In 1990, I worked with Afghan refugees in Peshawar, Pakistan, then the site of the largest refugee population in the world. Specifically, I worked with a program that theoretically hoped to prepare Afghan women to work in “public administration,” perhaps in that longed-for time after they were able to return home. Our actual aims were more modest: we taught mostly “business” English and basic computer skills to women, who in their homeland might have been doctors or lawyers, so they could find receptionist-type jobs with the only workplaces that would take them, which is to say, other refugee-assistance agencies. It is a measure of their extremely limited opportunities and their love of learning that our students (it still hurts to call these grown women “students”) were thrilled to be there.

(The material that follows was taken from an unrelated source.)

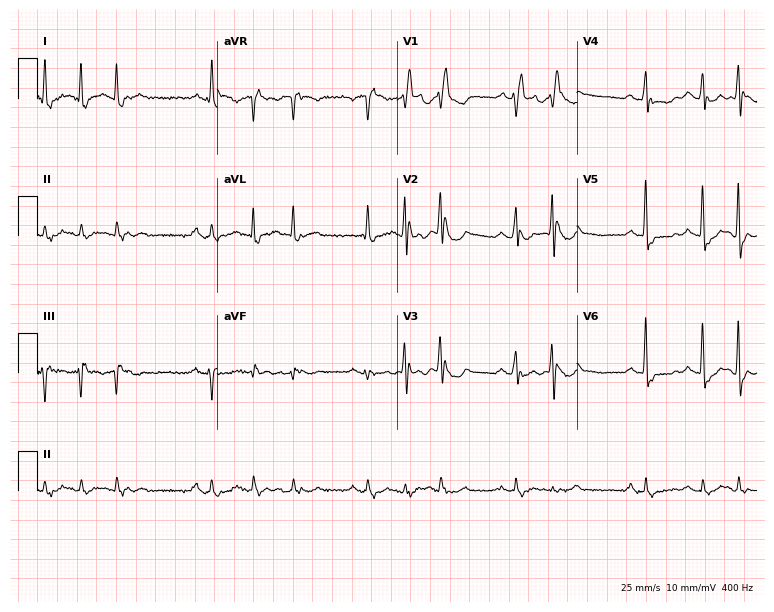
ECG — a male patient, 80 years old. Findings include right bundle branch block (RBBB).

As was I, despite the difficulties of living in Peshawar, and of working with Afghan women, who were viewed by the more conservative elements of the refugee population as belonging at home. A housing program was destroyed because someone believed the widow “beneficiaries” of that program were being corrupted. The van that brought us to work was swept for explosives each day before we could enter our work compound; our program was shut down for a not-inconsiderable amount of time because of death threats; female Afghan staff were evacuated to Europe for that same reason. Expatriate aid workers did not receive such threats, to the best of my knowledge, but our movements were highly restricted: we could not go to many public places (the movies, for example) for fear of bombs; we had to be driven everywhere; there was no chance we might simply take a walk around the neighborhood. I dressed in modest shalwar kameez when at work or in the community. More subtly, I think we were always on edge, our behavior as largely unwelcome expatriates always scrutinized. The environment in Peshawar was considered so hostile that it was, if memory serves, one of only two locations in the world (the other being Sudan) where non-embassy staff could join the American Club, an embassy-run bar where we could drink, play darts, compare notes about jobs we’d held (well, which my colleagues had held) around the world, and relax.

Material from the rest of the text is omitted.